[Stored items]
════════════════

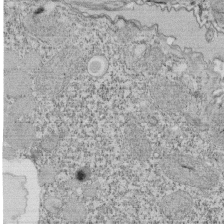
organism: Tetrahymena
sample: Cilia in tetrahymena
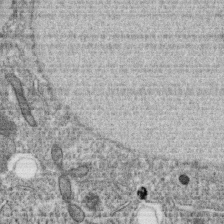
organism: C. elegans
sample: C. elegans oocyte; sperm cells
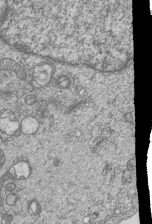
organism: Human
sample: MDA-MB-231 cells
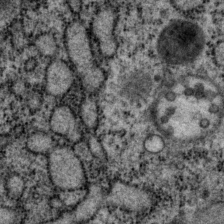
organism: P. pacificus
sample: Pharynx
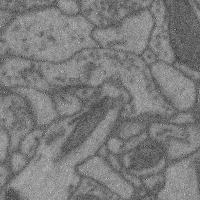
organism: Mouse
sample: Cerebral cortex
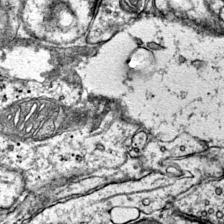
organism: Mouse
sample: Primary visual cortex
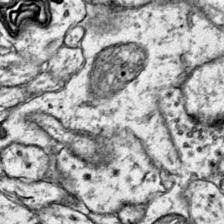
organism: Mouse
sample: Primary visual cortex
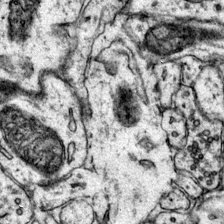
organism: Mouse
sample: Primary visual cortex
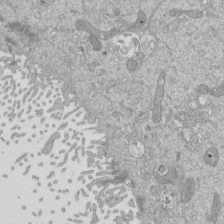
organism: Mouse
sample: ED-1 cell nuclei; centrioles
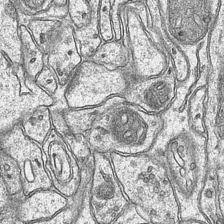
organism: Mouse
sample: CA1 Hippocampus
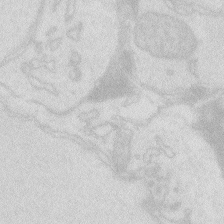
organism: Zebrafish
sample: Macrophage
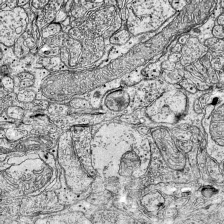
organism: Mouse
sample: Visual Cortex

════════════════

# YOUR INSTRUCTIONS:
Give the data back exactly, omitting all pictures.

# REPLY TO THE TASK:
organism: Tetrahymena
sample: Cilia in tetrahymena
organism: C. elegans
sample: C. elegans oocyte; sperm cells
organism: Human
sample: MDA-MB-231 cells
organism: P. pacificus
sample: Pharynx
organism: Mouse
sample: Cerebral cortex
organism: Mouse
sample: Primary visual cortex
organism: Mouse
sample: Primary visual cortex
organism: Mouse
sample: Primary visual cortex
organism: Mouse
sample: ED-1 cell nuclei; centrioles
organism: Mouse
sample: CA1 Hippocampus
organism: Zebrafish
sample: Macrophage
organism: Mouse
sample: Visual Cortex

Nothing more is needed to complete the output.